Gurdial Singh vs State Of Punjab on 21 August, 1995

Supreme Court of India
Gurdial Singh vs State Of Punjab on 21 August, 1995
Equivalent citations: 1995 AIR 2468, 1995 SCC Supl. (3) 451
Author: M M.K.
Bench: Mukherjee M.K. (J)
           PETITIONER:
GURDIAL SINGH

	Vs.

RESPONDENT:
STATE OF PUNJAB

DATE OF JUDGMENT21/08/1995

BENCH:
MUKHERJEE M.K. (J)
BENCH:
MUKHERJEE M.K. (J)
NANAVATI G.T. (J)

CITATION:
 1995 AIR 2468		  1995 SCC  Supl.  (3) 451
 JT 1995 (6)   140	  1995 SCALE  (4)837


ACT:



HEADNOTE:



JUDGMENT:

J U D G M E N T
M.K. MUKHERJEE. J
Darshan Singh, Mukhtiar Singh and Gurdial Singh, the
appellant herein, were tried by the Judge, Special Court,
Ferozepore for committing the murder of one Ram pal with
fire-arms in furtherance of their common intention.

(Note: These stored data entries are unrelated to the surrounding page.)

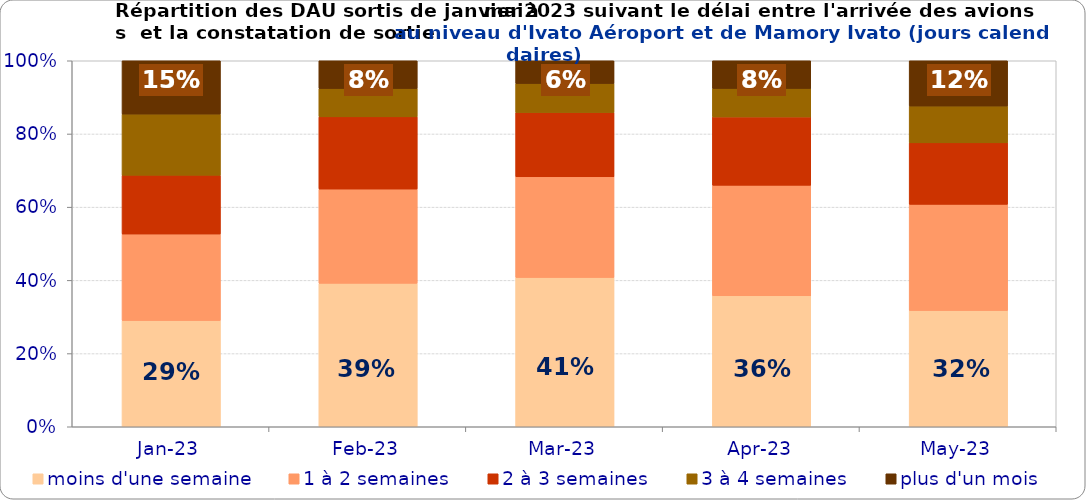
| Category | moins d'une semaine | 1 à 2 semaines | 2 à 3 semaines | 3 à 4 semaines | plus d'un mois |
|---|---|---|---|---|---|
| 2023-01-01 | 0.29 | 0.236 | 0.161 | 0.167 | 0.146 |
| 2023-02-01 | 0.392 | 0.258 | 0.197 | 0.077 | 0.076 |
| 2023-03-01 | 0.408 | 0.275 | 0.176 | 0.079 | 0.062 |
| 2023-04-01 | 0.358 | 0.302 | 0.187 | 0.078 | 0.076 |
| 2023-05-01 | 0.317 | 0.29 | 0.168 | 0.101 | 0.124 |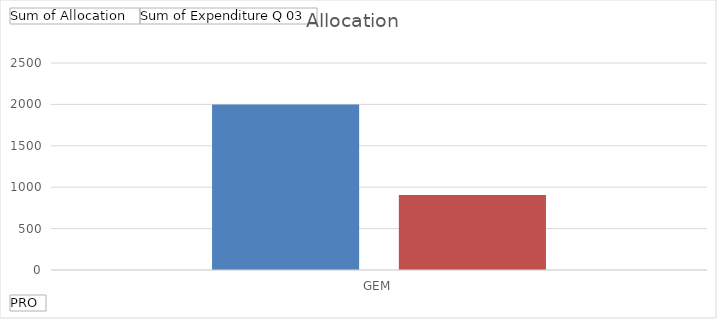
| Category | Sum of Allocation  | Sum of Expenditure Q 03 |
|---|---|---|
| GEM | 2000 | 905 |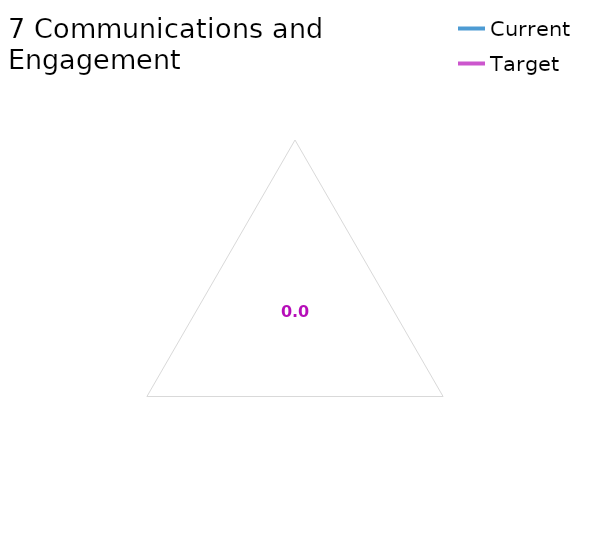
| Category | Current | Target |
|---|---|---|
| 7 Communications and Engagement average | 0 | 0 |
| 7.1 Compelling communications narrative | 0 | 0 |
| 7.2 Online and other resources | 0 | 0 |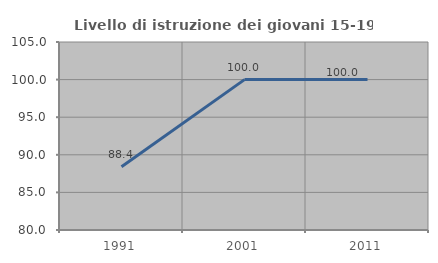
| Category | Livello di istruzione dei giovani 15-19 anni |
|---|---|
| 1991.0 | 88.421 |
| 2001.0 | 100 |
| 2011.0 | 100 |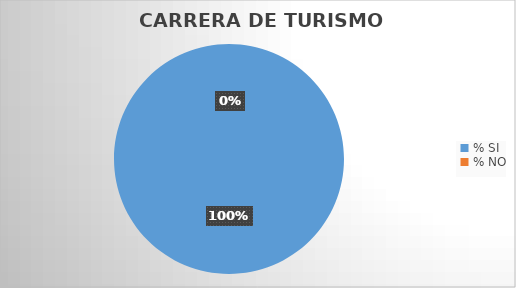
| Category | Series 0 |
|---|---|
| % SI | 100 |
| % NO | 0 |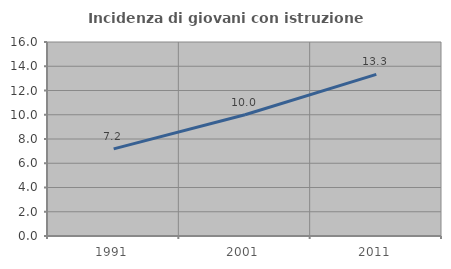
| Category | Incidenza di giovani con istruzione universitaria |
|---|---|
| 1991.0 | 7.186 |
| 2001.0 | 10 |
| 2011.0 | 13.333 |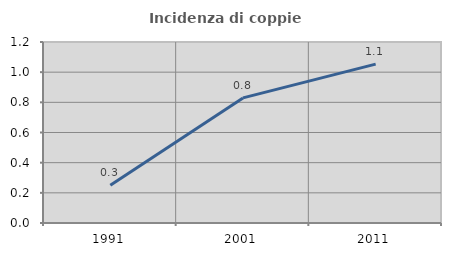
| Category | Incidenza di coppie miste |
|---|---|
| 1991.0 | 0.25 |
| 2001.0 | 0.829 |
| 2011.0 | 1.053 |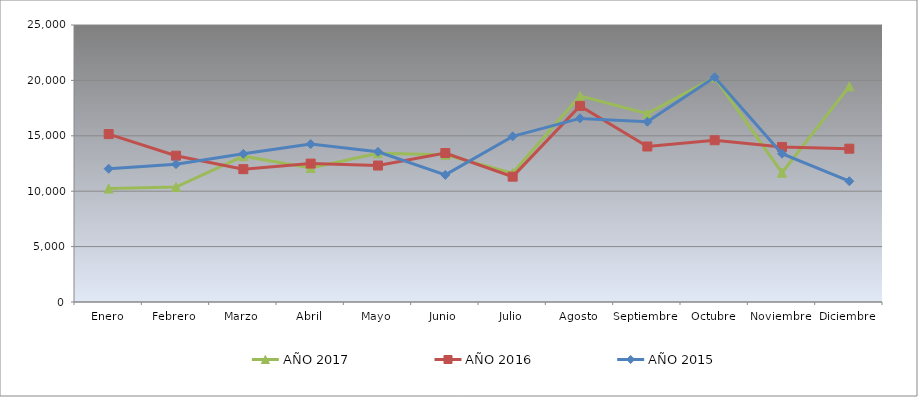
| Category | AÑO 2017 | AÑO 2016 | AÑO 2015 |
|---|---|---|---|
| Enero | 10243.412 | 15154.688 | 12028.259 |
| Febrero | 10379.393 | 13205.748 | 12439.656 |
| Marzo | 13163.385 | 11989.951 | 13373.323 |
| Abril | 12103.746 | 12492.46 | 14251.554 |
| Mayo | 13418.71 | 12316.048 | 13558.598 |
| Junio | 13282.729 | 13445.547 | 11470.976 |
| Julio | 11635.046 | 11313.321 | 14950.346 |
| Agosto | 18601.897 | 17697.779 | 16571.133 |
| Septiembre | 17003.398 | 14035.116 | 16269.15 |
| Octubre | 20261.153 | 14602.539 | 20288.296 |
| Noviembre | 11672.658 | 13993.877 | 13386.453 |
| Diciembre | 19461.18 | 13836.557 | 10900.564 |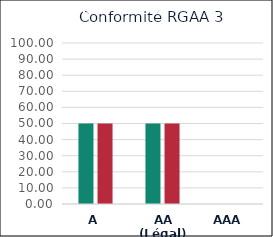
| Category | Series 0 | Series 1 |
|---|---|---|
| A | 50 | 50 |
| AA (Légal) | 50 | 50 |
| AAA | 0 | 0 |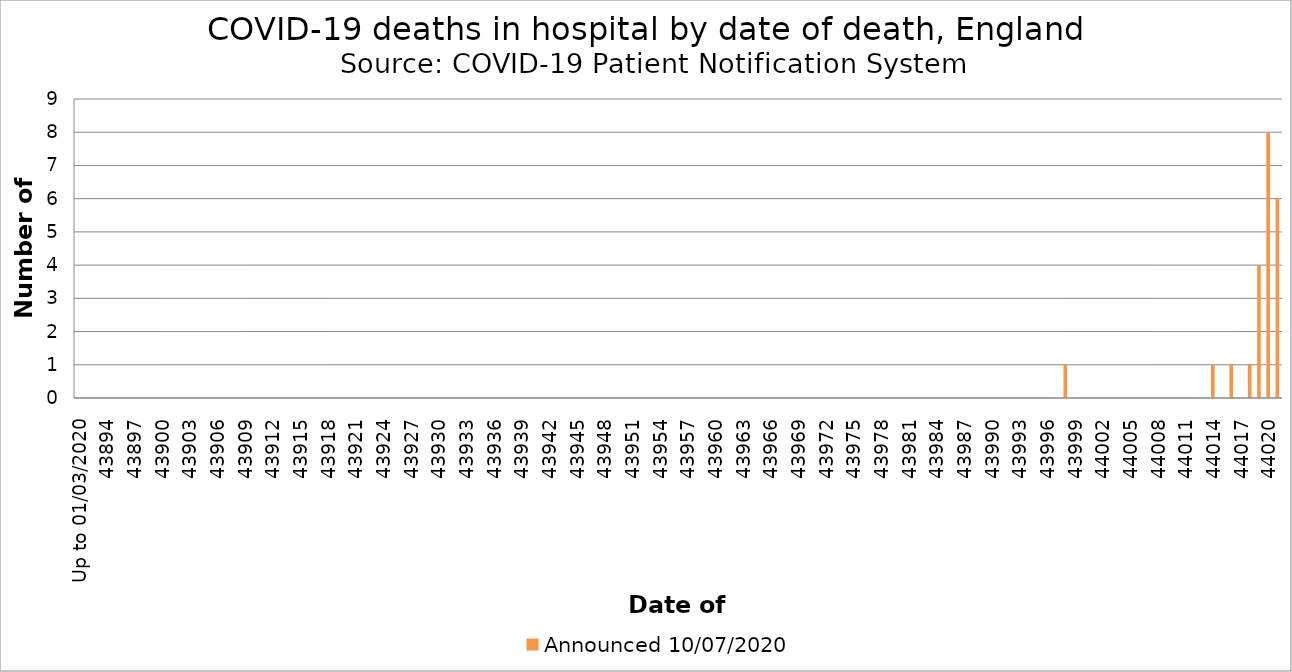
| Category | Announced 10/07/2020 |
|---|---|
| Up to 01/03/2020 | 0 |
| 02/03/2020 | 0 |
| 03/03/2020 | 0 |
| 04/03/2020 | 0 |
| 05/03/2020 | 0 |
| 06/03/2020 | 0 |
| 07/03/2020 | 0 |
| 08/03/2020 | 0 |
| 09/03/2020 | 0 |
| 10/03/2020 | 0 |
| 11/03/2020 | 0 |
| 12/03/2020 | 0 |
| 13/03/2020 | 0 |
| 14/03/2020 | 0 |
| 15/03/2020 | 0 |
| 16/03/2020 | 0 |
| 17/03/2020 | 0 |
| 18/03/2020 | 0 |
| 19/03/2020 | 0 |
| 20/03/2020 | 0 |
| 21/03/2020 | 0 |
| 22/03/2020 | 0 |
| 23/03/2020 | 0 |
| 24/03/2020 | 0 |
| 25/03/2020 | 0 |
| 26/03/2020 | 0 |
| 27/03/2020 | 0 |
| 28/03/2020 | 0 |
| 29/03/2020 | 0 |
| 30/03/2020 | 0 |
| 31/03/2020 | 0 |
| 01/04/2020 | 0 |
| 02/04/2020 | 0 |
| 03/04/2020 | 0 |
| 04/04/2020 | 0 |
| 05/04/2020 | 0 |
| 06/04/2020 | 0 |
| 07/04/2020 | 0 |
| 08/04/2020 | 0 |
| 09/04/2020 | 0 |
| 10/04/2020 | 0 |
| 11/04/2020 | 0 |
| 12/04/2020 | 0 |
| 13/04/2020 | 0 |
| 14/04/2020 | 0 |
| 15/04/2020 | 0 |
| 16/04/2020 | 0 |
| 17/04/2020 | 0 |
| 18/04/2020 | 0 |
| 19/04/2020 | 0 |
| 20/04/2020 | 0 |
| 21/04/2020 | 0 |
| 22/04/2020 | 0 |
| 23/04/2020 | 0 |
| 24/04/2020 | 0 |
| 25/04/2020 | 0 |
| 26/04/2020 | 0 |
| 27/04/2020 | 0 |
| 28/04/2020 | 0 |
| 29/04/2020 | 0 |
| 30/04/2020 | 0 |
| 01/05/2020 | 0 |
| 02/05/2020 | 0 |
| 03/05/2020 | 0 |
| 04/05/2020 | 0 |
| 05/05/2020 | 0 |
| 06/05/2020 | 0 |
| 07/05/2020 | 0 |
| 08/05/2020 | 0 |
| 09/05/2020 | 0 |
| 10/05/2020 | 0 |
| 11/05/2020 | 0 |
| 12/05/2020 | 0 |
| 13/05/2020 | 0 |
| 14/05/2020 | 0 |
| 15/05/2020 | 0 |
| 16/05/2020 | 0 |
| 17/05/2020 | 0 |
| 18/05/2020 | 0 |
| 19/05/2020 | 0 |
| 20/05/2020 | 0 |
| 21/05/2020 | 0 |
| 22/05/2020 | 0 |
| 23/05/2020 | 0 |
| 24/05/2020 | 0 |
| 25/05/2020 | 0 |
| 26/05/2020 | 0 |
| 27/05/2020 | 0 |
| 28/05/2020 | 0 |
| 29/05/2020 | 0 |
| 30/05/2020 | 0 |
| 31/05/2020 | 0 |
| 01/06/2020 | 0 |
| 02/06/2020 | 0 |
| 03/06/2020 | 0 |
| 04/06/2020 | 0 |
| 05/06/2020 | 0 |
| 06/06/2020 | 0 |
| 07/06/2020 | 0 |
| 08/06/2020 | 0 |
| 09/06/2020 | 0 |
| 10/06/2020 | 0 |
| 11/06/2020 | 0 |
| 12/06/2020 | 0 |
| 13/06/2020 | 0 |
| 14/06/2020 | 0 |
| 15/06/2020 | 0 |
| 16/06/2020 | 1 |
| 17/06/2020 | 0 |
| 18/06/2020 | 0 |
| 19/06/2020 | 0 |
| 20/06/2020 | 0 |
| 21/06/2020 | 0 |
| 22/06/2020 | 0 |
| 23/06/2020 | 0 |
| 24/06/2020 | 0 |
| 25/06/2020 | 0 |
| 26/06/2020 | 0 |
| 27/06/2020 | 0 |
| 28/06/2020 | 0 |
| 29/06/2020 | 0 |
| 30/06/2020 | 0 |
| 01/07/2020 | 0 |
| 02/07/2020 | 1 |
| 03/07/2020 | 0 |
| 04/07/2020 | 1 |
| 05/07/2020 | 0 |
| 06/07/2020 | 1 |
| 07/07/2020 | 4 |
| 08/07/2020 | 8 |
| 09/07/2020 | 6 |

The
learned Judge acquitted Darshan Singh and Mukhtiar Singh but
convicted the appellant under Section 302 I.P.C. and 25 Arms
Act. and sentenced him to suffer imprisonment for life for
the first conviction and rigorous imprisonment for 1.1/2
years for the other, with a direction that the sentences
would run concurrently. Hence this appeal.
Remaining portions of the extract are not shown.